The Gone World is set mostly in a 1997 in which travel to the future is possible, monopolised by the US government and used to solve crimes by essentially asking people in the future what the solution was - with those futures vanishing as soon as the traveller leaves (a fact some people in those futures are very much aware of, and so very keen to prevent the visitor leaving). There is also a nightmarish apocalypse encountered in every hypothetical future, which seems to occur closer and closer to the present the more the technology is used.

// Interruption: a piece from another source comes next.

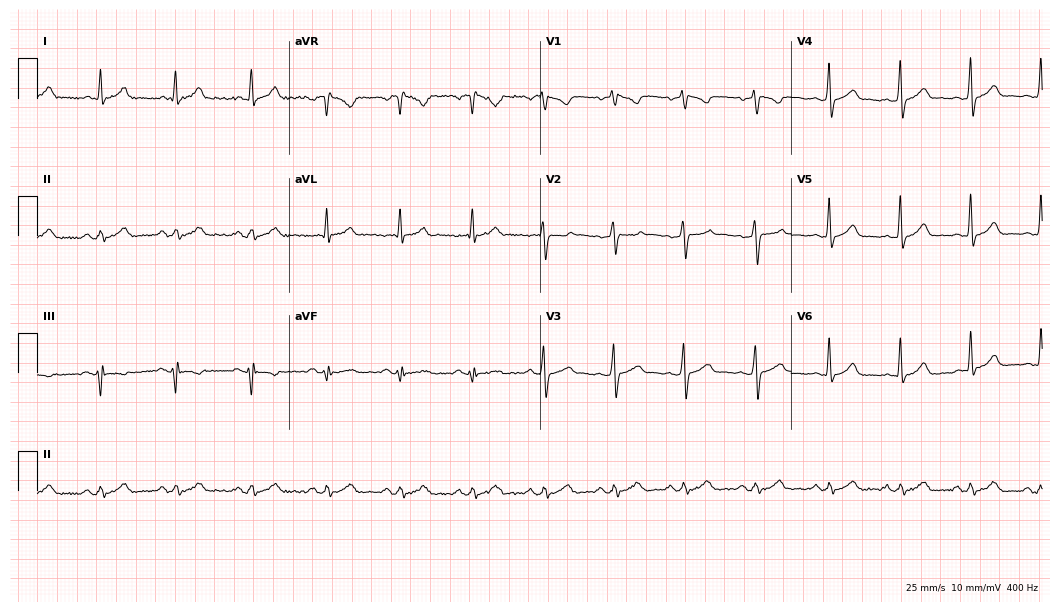
Standard 12-lead ECG recorded from a 41-year-old male. None of these six findings is recorded: first-degree AV block, right bundle branch block (RBBB), left bundle branch block (LBBB), sinus bradycardia, atrial fibrillation (AF), sinus tachycardia. Only these six findings were labelled.
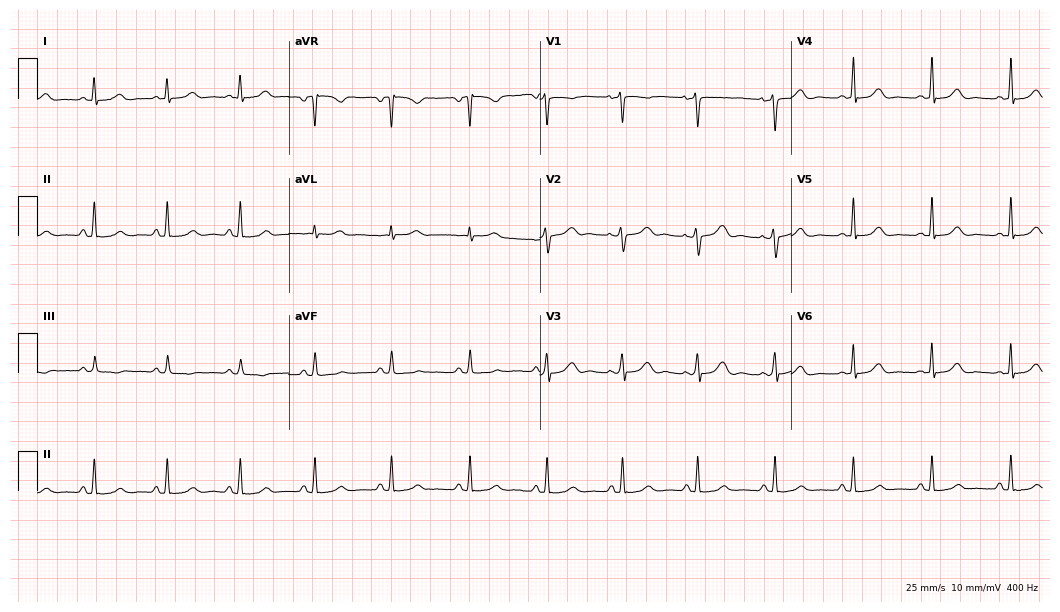
Standard 12-lead ECG recorded from a female patient, 41 years old (10.2-second recording at 400 Hz). Read as a normal ECG.

As with all sci-fi, the technological premise is never the interesting bit. Fleeing the present into the comforting safety of the past - literally and figuratively - is a recurring theme of the book, and one which gives it a melancholy warmth. It is not always easy to follow, particularly at the end, but I liked it a lot.
Recursion
Blake Crouch, 2019
Another sci-fi novel with a twist. Here the premise is that your consciousness can travel back to an earlier point in your life thanks to a secret research project, allowing you to act differently and change the timeline - but when you catch up to the point in time from which you originally travelled back, the whole world suddenly gets the memories of the timeline you aborted, along with the new one.

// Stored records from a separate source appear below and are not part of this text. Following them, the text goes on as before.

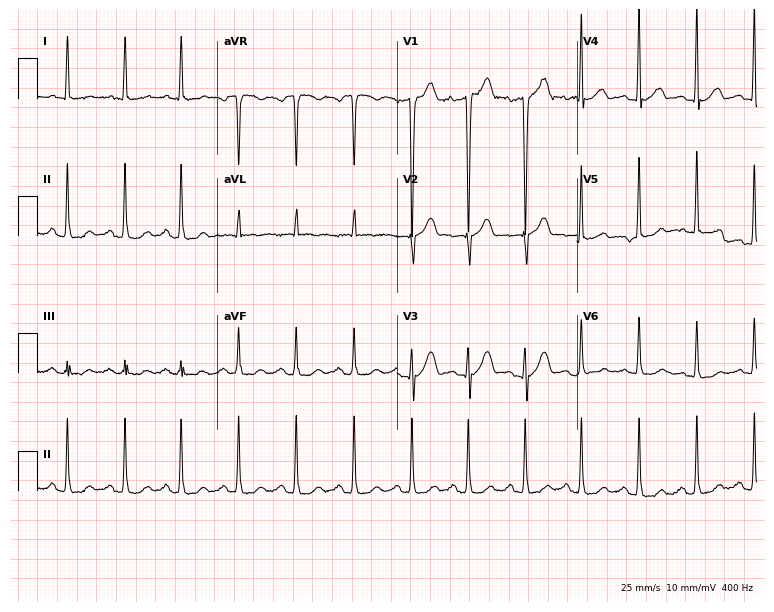
Resting 12-lead electrocardiogram. Patient: a male, 57 years old. The tracing shows sinus tachycardia (a sinus rate of 100 beats per minute or more).
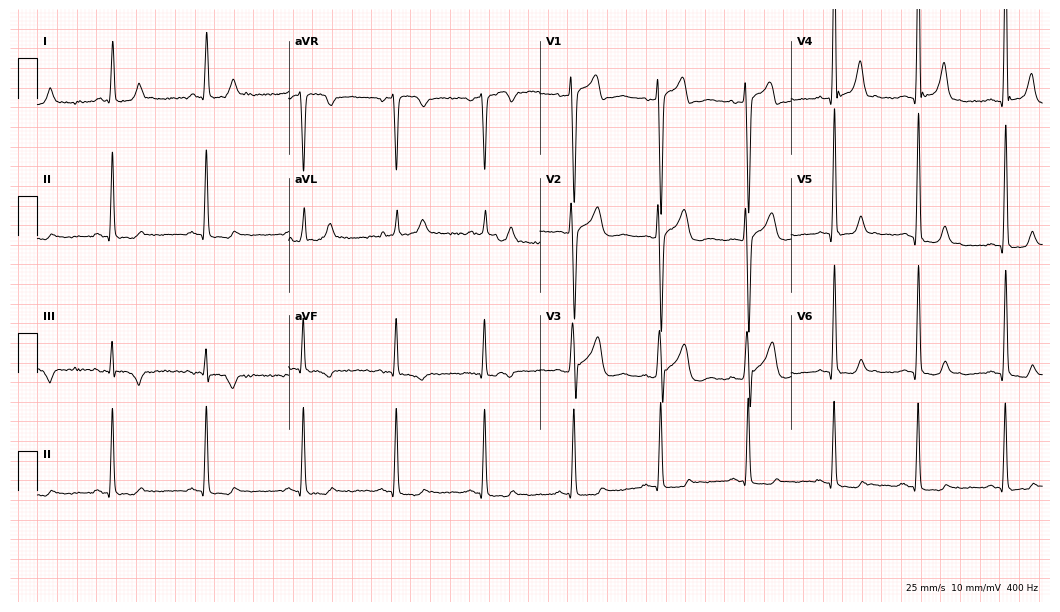
Standard 12-lead ECG recorded from a male, 37 years old (10.2-second recording at 400 Hz). None of these six findings is recorded: first-degree AV block, right bundle branch block (RBBB), left bundle branch block (LBBB), sinus bradycardia, atrial fibrillation (AF), sinus tachycardia. Other findings, if any, are not listed.
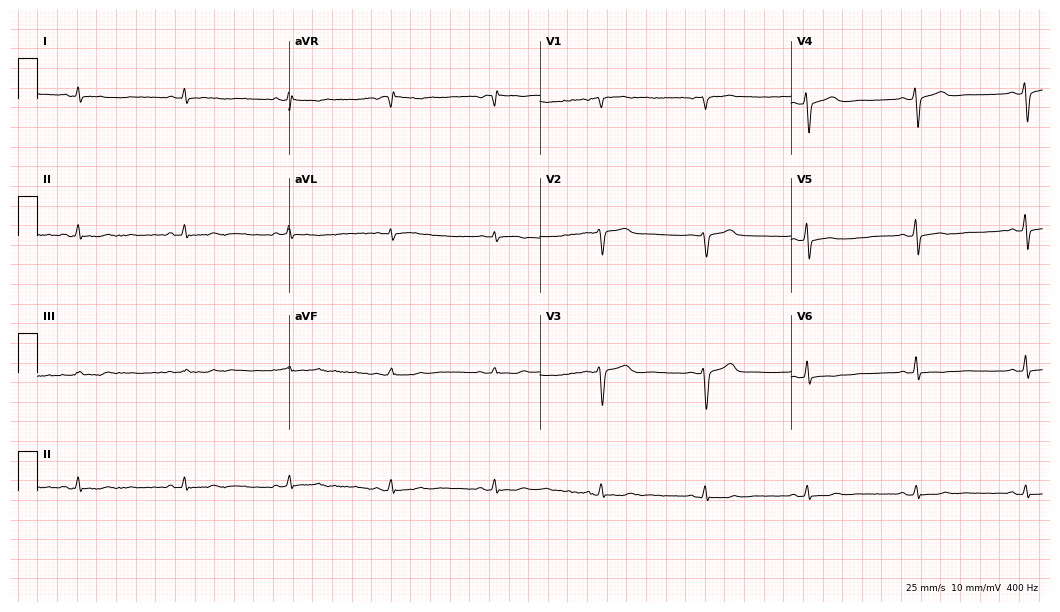
Resting 12-lead electrocardiogram. Patient: a 41-year-old woman. None of these six findings is recorded: first-degree AV block, right bundle branch block, left bundle branch block, sinus bradycardia, atrial fibrillation, sinus tachycardia. Findings outside these six are not listed.
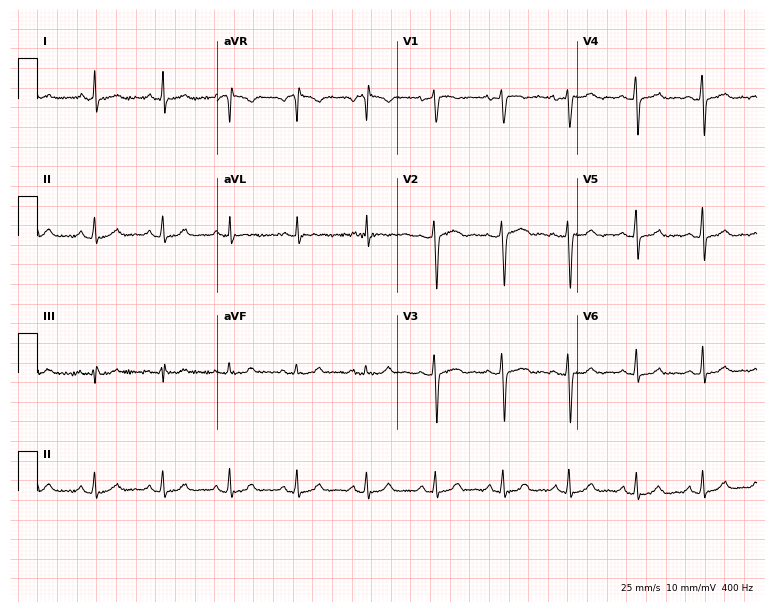
Standard 12-lead ECG recorded from a 21-year-old man (7.3-second recording at 400 Hz). Read as a normal ECG.
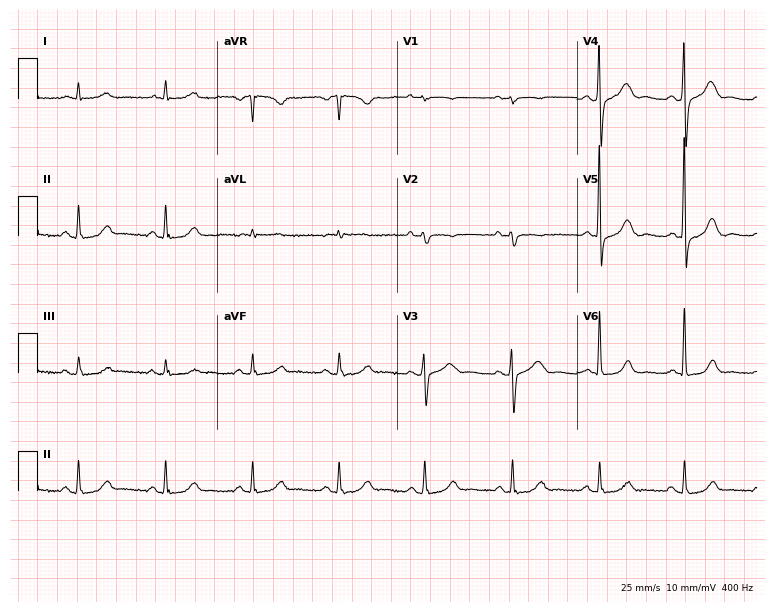
Resting 12-lead electrocardiogram (7.3-second recording at 400 Hz). Patient: a woman, 76 years old. None of these six findings is recorded: first-degree AV block, right bundle branch block, left bundle branch block, sinus bradycardia, atrial fibrillation, sinus tachycardia.

The consequences of the repeated use of this are explored wonderfully, both for the individuals involved and, eventually, society itself - as the world begins to tear itself to pieces under the strain of so many false memories. It's smart and thorough, but you never really feel like you lose the thread of what is happening. And, like The Gone World, the intriguing promise of escaping the present into the safety of the past also appears again and again.
11/22/63
Stephen King, 2011
The third instalment in my unofficial time travel trilogy, and my favourite book of the year, is a Stephen King novel about a high school teacher who has access to a portal to 1958. Every time he goes through it, he resets back to the same moment in 1958. His dying friend tasks him with using it to prevent the assassination of President Kennedy in 1963. Put like that, the book doesn't sound so compelling. But unlike the preceding two books, the sci-fi element here is just what facilitates the story, it isn't its core.

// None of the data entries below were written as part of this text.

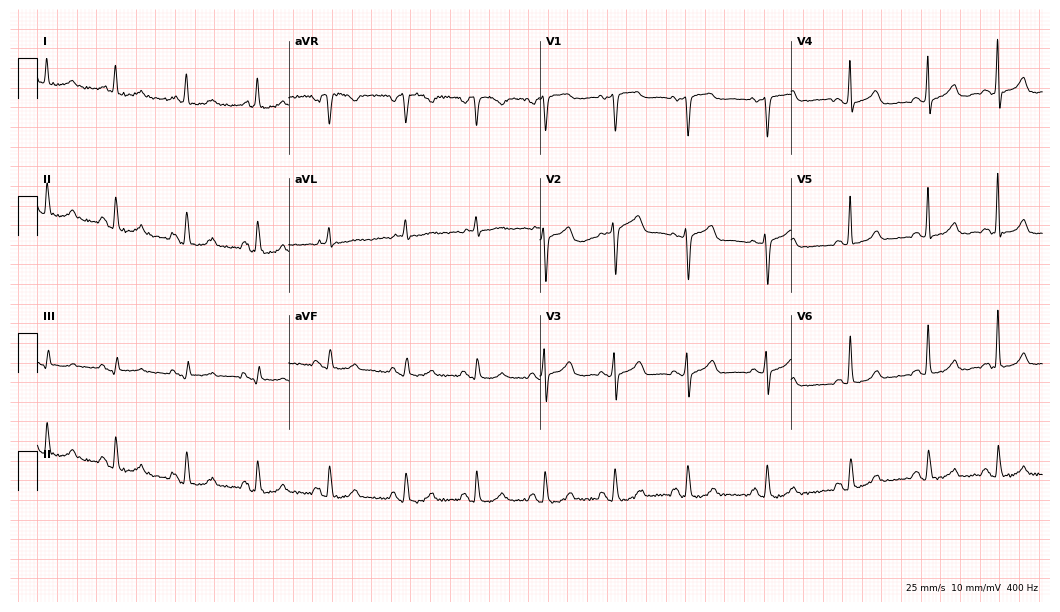
Resting 12-lead electrocardiogram. Patient: a 64-year-old female. Read as a normal ECG.
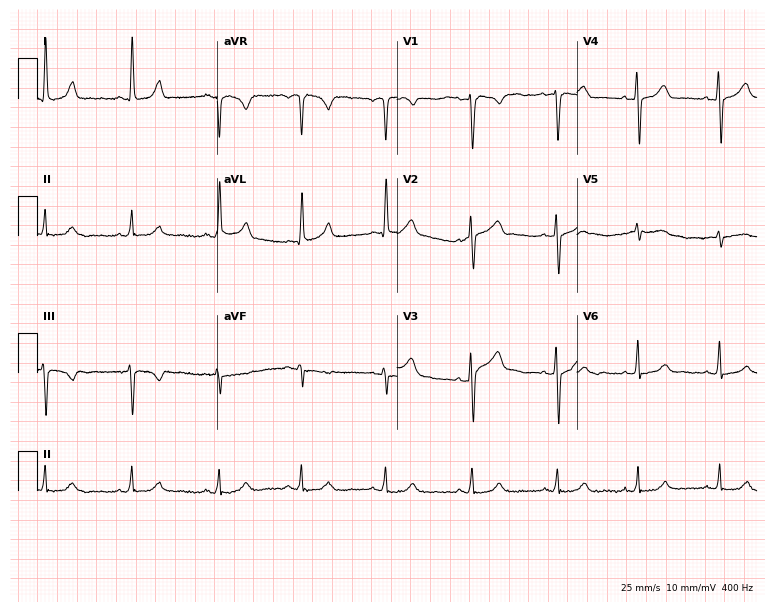
ECG — a female, 54 years old. Screened for six findings — first-degree AV block, right bundle branch block, left bundle branch block, sinus bradycardia, atrial fibrillation, sinus tachycardia — none is recorded. Other findings, if any, are not listed.
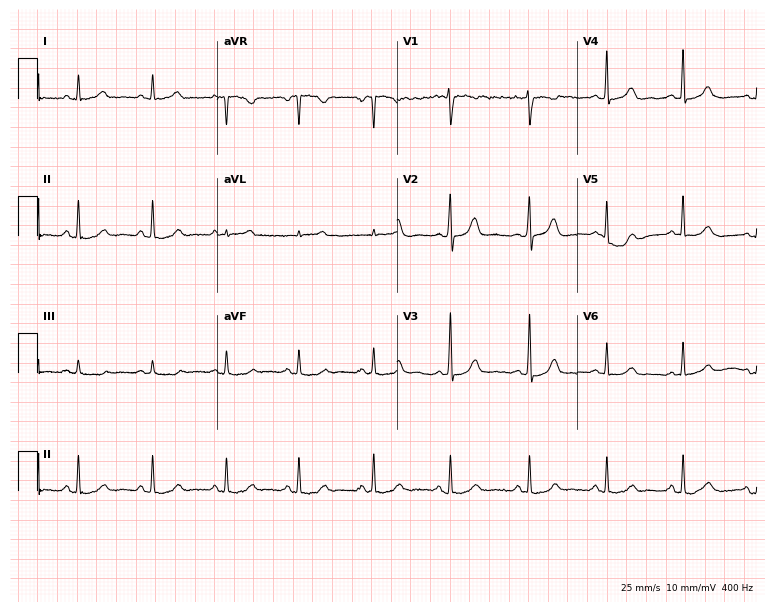
12-lead ECG (7.3-second recording at 400 Hz) from a woman, 36 years old. Screened for six findings — first-degree AV block, right bundle branch block, left bundle branch block, sinus bradycardia, atrial fibrillation, sinus tachycardia — none is recorded.
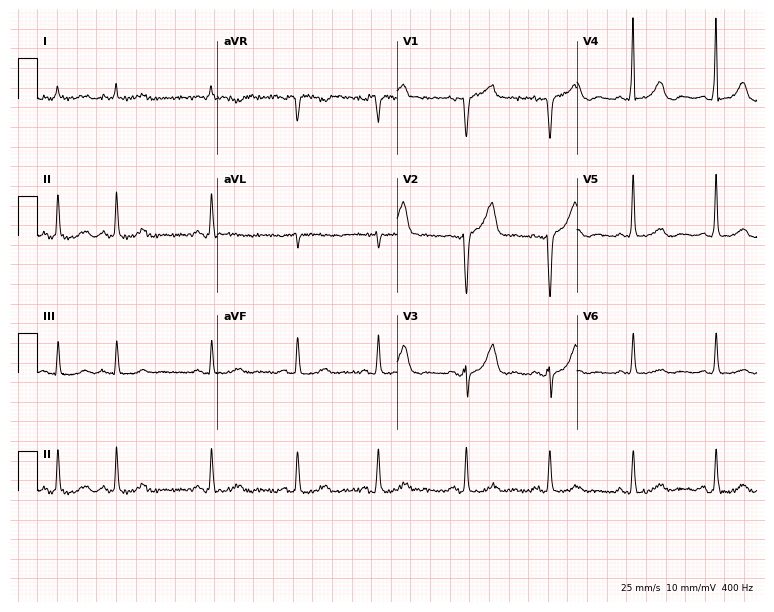
ECG — a 61-year-old male. Labelled as a normal ECG.

The novel is really three interwoven stories: a historical thriller about stopping the assassination, a sci-fi exploration of the unique time travel mechanics involved, and a love story. The world the author creates for you of small-town mid-century America is very compelling, and makes you nostalgic for a place and time you (at least in my case) have never experienced.
This book was one of a very few that, by the end, I found myself thinking about whenever I wasn't reading it, and long after I finished it. I would recommend it to almost anyone.